6. Content of the Program - The content of both is nearly the same with different weights to the mix of NGO Visits, Classroom Experience, Village Studies, & Leadership Activities. The exposure to different ideas is much limited in fellowship but the depth of the program helps those people who had already made choices for the career goal.

7. Social Entrepreneurship - SE is a combination of both thorough knowledge and action-driven attitude. The fellowship is a much-preferred way to effectively diagnose risk aptitude and aspirations. The fellowship gives a lot of independent thinking and supports entrepreneurship through business skills training, etc.

8. Leadership Development - The leader-centric functioning of nonprofits has always doomed the development sector but this is a less talked phenomenon in the classrooms. But even various theory of Leadership (Analyst, Architect, & Strategist) doesn't come much good in real life. Fellowship provides a direct opportunity to interact with Non-Profit leaders who are taking tactical and strategic decisions in handling the resources.

Prestigious Fellowship in India

1. Transforming India Initiative
2. Teach for India Fellowship
3. Legislative Assistants to Members of Parliament (LAMP) Fellowship
4. William J Clinton Fellowship
5. Gandhi Fellowship
6. Azim Premji Foundation Fellowship Program
7. Ashoka Fellowship
8. India Fellow Social Leadership Program
9. Indian School of Development Management (ISDM)
10. Deshpande Fellowship Program
11. Pradan
12. Young India Fellowship

MBA Option: Private MBA-School has a pure market orientation since higher infrastructure and faculty cost can't be covered with lower admission fees and lower batch sizes of students. Subsidized education at public institutions like IIFM and IRMA gives a much better option to start fresh and new as a development professional. Let us cross-examine the private & public institutions in rural management.
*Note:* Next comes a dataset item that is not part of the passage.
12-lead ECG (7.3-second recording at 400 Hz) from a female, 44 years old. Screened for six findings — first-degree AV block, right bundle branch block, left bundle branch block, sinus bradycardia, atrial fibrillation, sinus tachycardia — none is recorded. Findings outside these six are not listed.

Rural Management of Xavier University Bhubaneswar will cost around INR 15 Lakh (Program fee - INR 11 Lakhs, Development Fund: INR 1 Lakhs, Boarding and Lodging Expenses: INR 1.76 Lakhs, Course Material, IT, Alumni & Placement Expenses: INR 1.4 Lakhs). The highest domestic salary stood at INR 11.00 Lakhs per annum. The average annual compensation stood at INR 7.32 Lakhs per annum. The Median annual compensation stood at INR 7.00 Lakhs per annum. The high-end jobs belong to Banking and Rural Marketing sectors. So even with 20% of the savings from the average income, it will take almost 10 years to repay the loan here. These high fees have been dissuading young students from studying in private institutions to make a career in the development sector. Even public institutions like IRMA will cost around INR 12 Lakh (Program fee - INR 9.5 Lakhs, Activity Charge- 0.6 Lakhs, Boarding and Lodging Expenses: INR 1.5 Lakhs). The average annual compensation stood at INR 10.22 Lakhs per annum. So, with the same logic, it will take a minimum of 5-6 years to repay the education loan.

I assume that appropriate candidates for fellowships are freshers with 1-2 years of experience and mid-career professionals who have a commitment to public service, leadership traits, and the potential for professional advancement. The unexperienced students must prefer public institutions like XISS, TISS or IIFM otherwise choose fellowship over private MBA institutions. The burden of a loan restricts a professional in long-term decision-making and financial freedom. Mostly, aspirants engaged in the job or college hadn't enough time to think without peer pressure, analyze the career and work out what is vital to get the best out of oneself. But, in the end, one has to think deeply, discover options, and take bold yet pragmatic decisions before making a career in the development sector.